A las 00:30 horas, ya del día 21 según el calendario gregoriano, la sombra comenzó a “comerse” a la Gran Madre. Los chapoteos en la laguna se intensificaron, pero ya no distinguíamos si eran los peces, los mochuelos o algún pato trasnochado que nadaba. A la 1:00 de la madrugada ya la mitad de la Luna se encontraba en sombras, y a medida que la oscuridad avanzaba devorando al plateado disco, más estrellas fueron apareciendo en el firmamento, como revelándose y haciendo presencia en la trasmutación que sufría la Gran Madre. A las 1:15 horas la oscuridad ya había caído casi completamente encima de nosotros, el viento soplaba de vez en vez, y ahora estabamos cerca de los 0°C. La vía lactea se había revelado por completo y atravesaba el cielo de sureste a noroeste, ya no se podía distinguir ningún detalle del valle con la escasa luz que aún proyectaba la Dama plateada, y el par de ojos que nos vigilaba entre el robledal también había desaparecido. Nuestras guardianas, ladraban y gruñian de vez en cuando, como ahuyentando a algún otro animal o entidad que osará entrara en aquel lugar. Llegó la 1:25 de la madrugada, y la Gran Madre se encontraba ensangrentada, tan solo un anillo resplandeciente con un diamante que apuntaba al oeste quedaba de ella, anunciando la oscuridad total. Con ayuda de los binoculares pudimos observar nítidamente la nebulosa de Orión, se reveló ante nuestros ojos el cúmulo de estrellas, como un mancha borrada en la daga del Cazador.

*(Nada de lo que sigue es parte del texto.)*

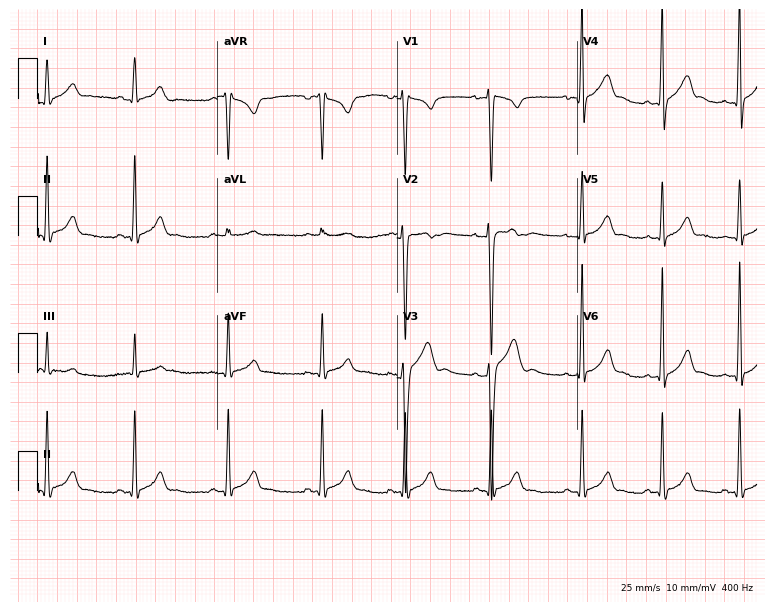
Electrocardiogram, a male patient, 19 years old. Of the six screened findings (first-degree AV block, right bundle branch block, left bundle branch block, sinus bradycardia, atrial fibrillation, sinus tachycardia), none is recorded.

A 1:33 la Luna quedó totalmente envuelta en el manto rojo-marrón del reflejo atmosférico de la Tierra, al mismo tiempo, nuestra fogata se apagó, tan solo quedando brasas ardientes, como si ella misma fuera el reflejo de la esfera que veíamos en el cielo. Nadie sin embargo nos atrevimos a reavivar el fuego, por respeto a no irrumpir la oscuridad que nos cubría. El silencio se hizo entonces presente, ni los sonidos lejanos de la carretera se oían más. Tras realizar nuestra ofrenda ante la muerte de la Gran Diosa, nos quedamos meditando un momento, envueltos en nuestras capuchas negras; sintiendo la calma, el silencio y el frío, dejándonos abrazar también por ese instante de muerte y oscuridad. Notamos entonces una figura muy conocida en el cielo, las estrellas de: 1 Geminorum, Chi1 Orionis, Zeta Tauri, 125 Tauri y 136 Tauri encerraban a la Luna eclipsada en un patrón, uniéndo las estrellas como puntos de un diario, un pentagrama perfecto surgía. Igualmente en este momento la intensidad de las estrellas fugaces aumentó, los bólidos pasaban por el firmamento, como fuegos naturales, especialmente en las regiones de las constelaciones de Orión y Géminis.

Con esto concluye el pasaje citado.